Slaven Bilic- West Ham's victim of circumstances

Slaven Bilic - West Ham's victim of circumstances.

Slaven Bilic looked across the vast green acres of the London Stadium and must have wondered why it had to be him rather than somebody else. What on earth had he done to deserve this ghastly fate? Why did he have to be the easy scapegoat for something that was probably wasn't his fault in the first place. And yet it was and life can be grossly unfair when you're a Premier League manager and time is always of the essence.

 Football management is just a hellish imposition. When your team keep winning you're the flavour of the month and more than worth a knighthood. But when it all seems to go down the proverbial plug hole it's time to move on and look for something more emotionally rewarding. For the former manager of the Croatian national side this had to be the worst news any manager of football club can ever receive on a Monday morning.

This morning Slaven Bilic was sacked by West Ham because after a difficult first season at their plush new London Stadium the second is becoming even more chronically indigestible. After their first three away games at the beginning of the season owing to the World Athletics Championship West Ham have stumbled and now tumbled over after a hurtful 4-1 defeat at home to Jurgen Klopp's Liverpool and a series of clod-hopping calamities that has now seen them sink into the Premier League's relegation zone.

Now though West Ham face what seems like a familiar predicament, a side of excellent individuals but a side without a rudder, steering wheel and an over heating engine. During their desperately humiliating defeat to Liverpool Bilic simply looked a doomed and condemned man who could hardly believe what he was seeing. In fact so inept and spineless were West Ham that at times your heart wept profusely for this decent, well intentioned man.

After their unforgettable last season at Upton Park Bilic presided over a team who could do no wrong at any time. West Ham recorded their first win at Anfield since 1963 and in their following Premier League visit to the Etihad Stadium, Manchester City were overwhelmed by West Ham and a brilliant goal by Victor Moses who subsequently went straight back to Chelsea and won the Premier League. On reflection West Ham may have cause to kick themselves but maybe not that hard.

At the end of that season Bilic celebrated wildly with his team after the Hammers finished seventh and qualified for the Europa League qualifying rounds through the back door.

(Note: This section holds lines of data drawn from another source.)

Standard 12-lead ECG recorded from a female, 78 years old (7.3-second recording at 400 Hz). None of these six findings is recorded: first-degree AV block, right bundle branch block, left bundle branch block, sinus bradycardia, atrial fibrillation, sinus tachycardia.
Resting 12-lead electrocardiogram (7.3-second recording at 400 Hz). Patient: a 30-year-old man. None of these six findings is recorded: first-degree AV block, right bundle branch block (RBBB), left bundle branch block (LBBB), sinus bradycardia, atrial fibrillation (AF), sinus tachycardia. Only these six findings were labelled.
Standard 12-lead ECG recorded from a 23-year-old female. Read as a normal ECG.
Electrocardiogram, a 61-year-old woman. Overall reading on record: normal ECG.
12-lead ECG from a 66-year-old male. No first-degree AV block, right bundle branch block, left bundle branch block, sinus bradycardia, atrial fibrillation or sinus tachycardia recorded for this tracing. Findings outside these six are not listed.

He may have been tempted to think back to that incredible night when Croatia reduced Steve McClaren, the former England boss to that famous umbrella as the rain poured from the old Wembley skies.

This season though, his second at the London Stadium, was an almost identical dry run of the last. In mitigation Bilic did have Dimitri Payet in his first team. Payet emerged as one of the most imaginative midfield players the club had been able to boast since perhaps the glory, glory days of Trevor Brooking. It was Payet's free kick prowess that had left the supporters in breathless raptures and his witty improvisations convinced the West Ham faithful that happy days were here again.

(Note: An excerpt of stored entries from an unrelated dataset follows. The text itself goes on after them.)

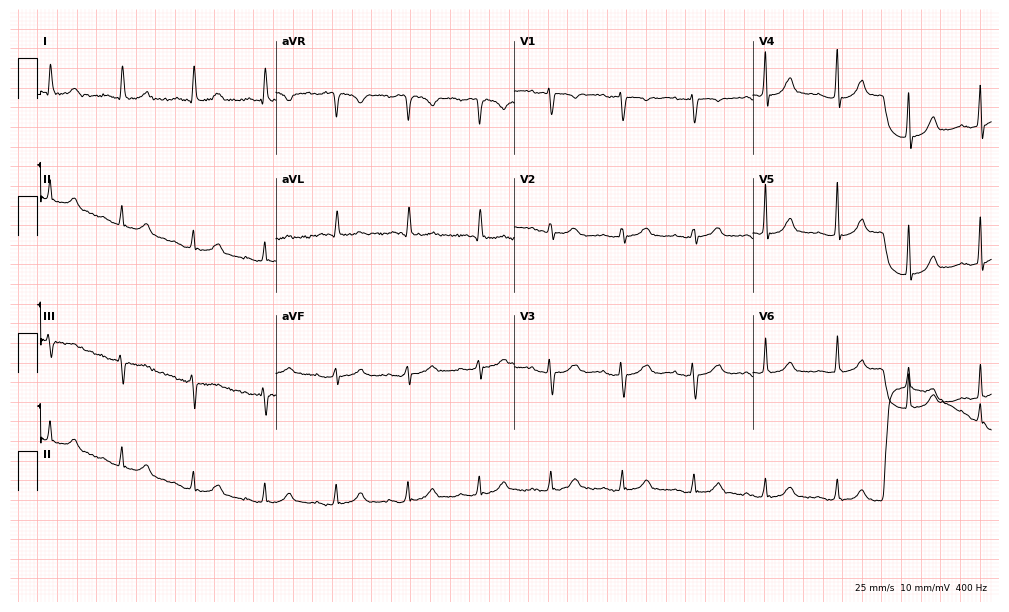
Electrocardiogram (9.7-second recording at 400 Hz), a female patient, 78 years old. Overall reading on record: normal ECG.
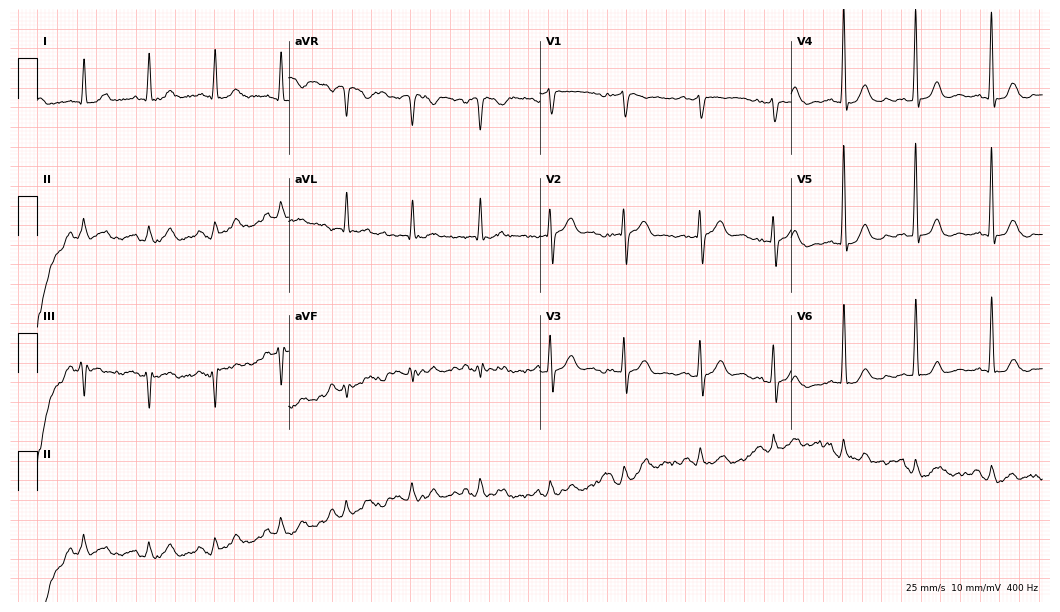
ECG (10.2-second recording at 400 Hz) — a 75-year-old man. Screened for six findings — first-degree AV block, right bundle branch block, left bundle branch block, sinus bradycardia, atrial fibrillation, sinus tachycardia — none is recorded. Only these six findings were labelled.
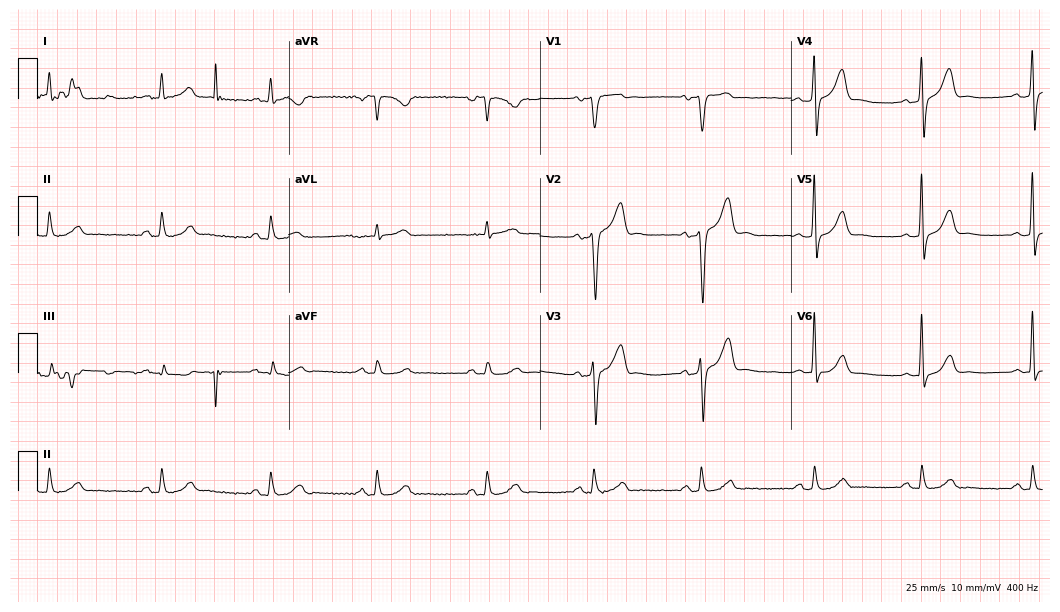
Electrocardiogram, a 61-year-old male. Overall reading on record: normal ECG.
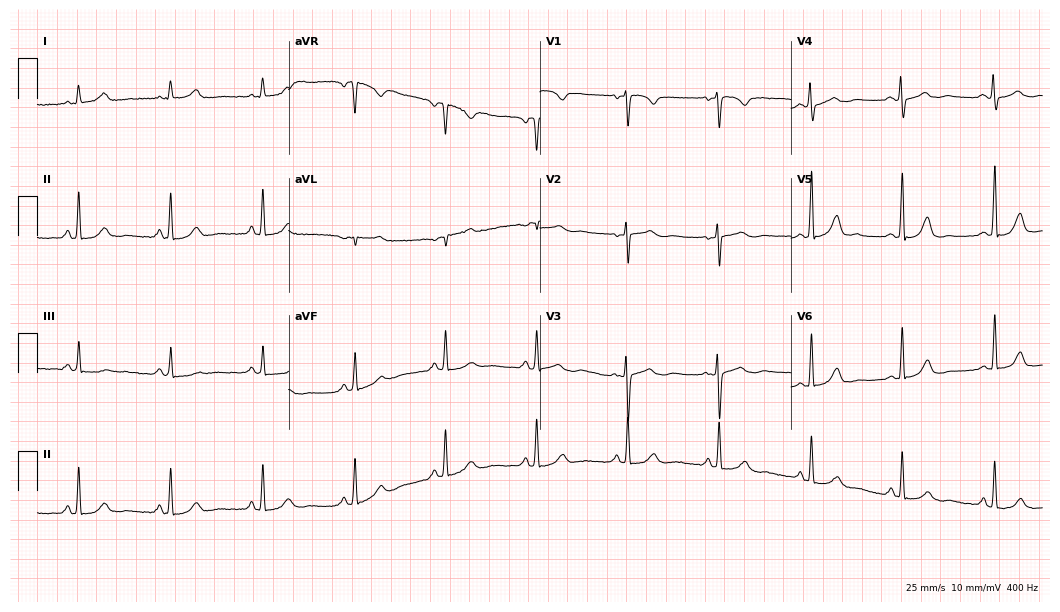
Electrocardiogram, a 42-year-old female patient. Overall reading on record: normal ECG.

Then Payet deserted his post and suddenly discovered that his family hadn't settled in East London and therefore it was time to up sticks heading back to Marseille in no time at all. Now West Ham had been left heartbroken, desolate and bereft and Bilic was now a man under the closest scrutiny. One of their paint brushes had gone missing and while not a blank canvas as such, it did look as if Bilic was just filling in cracks that were becoming much wider than was first thought.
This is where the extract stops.